Think of it as two strangers agreeing on a secret language before having a private conversation in a public place:
Browser Server
│ │
│──── "Hello, I support TLS 1.3" ─────────►│
│ │
│◄─── Certificate + Public Key ────────────│
│ │
│ (Browser verifies certificate — │
│ see Session 3 for how) │
│ │
│──── Encrypted session key ──────────────►│
│ (using server's public key) │
│ │
│◄══════ All data now encrypted ═══════════►│
│ (using shared session key) │
- Your browser says hello — “I want a secure connection. Here are the encryption methods I support.”
- The server says hello back — “Great. Here is my certificate, proving who I am. Here is my public key.”
- Your browser verifies the certificate — “Let me check that this certificate is legitimate.” (We cover how in Session 3.)
- They agree on a session key — Using asymmetric encryption, they securely exchange a temporary symmetric key that will be used for the rest of the conversation.
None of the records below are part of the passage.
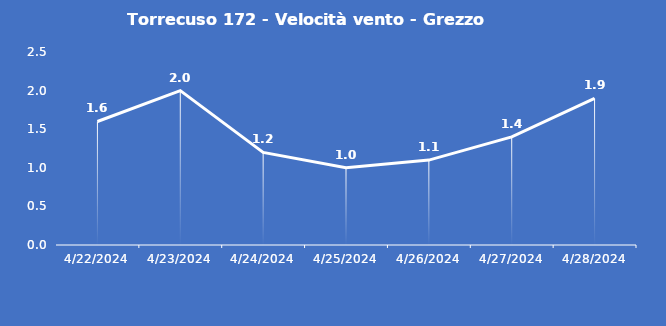
| Category | Torrecuso 172 - Velocità vento - Grezzo (m/s) |
|---|---|
| 4/22/24 | 1.6 |
| 4/23/24 | 2 |
| 4/24/24 | 1.2 |
| 4/25/24 | 1 |
| 4/26/24 | 1.1 |
| 4/27/24 | 1.4 |
| 4/28/24 | 1.9 |

Asymmetric encryption to share a symmetric key — this solves the key distribution problem elegantly.
- Everything after this is encrypted — All data flows encrypted with the session key. The handshake is complete.
The whole handshake takes milliseconds. You never see it. But every time you connect to a secure site, this happens.
The current standard is TLS 1.3, which is faster and more secure than its predecessors. One improvement: in TLS 1.3, the handshake takes one fewer round trip (message exchange) than TLS 1.2, making connections faster. This matters at scale — Google and Cloudflare were key contributors to the TLS 1.3 specification.
Putting It Together
Encryption does not exist to hide things from governments or to enable criminals. It exists because the internet is a public infrastructure — packets travel through routers you do not own, networks you do not control, and infrastructure operated by strangers. Without encryption, every sensitive thing you do online — bank transfers, messages, health queries, logins — would be readable by anyone with the right position in the network.
The café Wi-Fi story from the opening: with HTTP, every router on the path can read Deepa’s credentials. With HTTPS and TLS, they see only ciphertext. The physical path is the same. The privacy is completely different.
HTTPS = HTTP + TLS encryption. The padlock in your browser means your connection to the server is encrypted and the server’s identity has been verified. It protects your credentials, your session cookies, and every piece of data you send or receive. Session 3 explains the identity verification part — how your browser knows it is talking to the real server, not an impostor.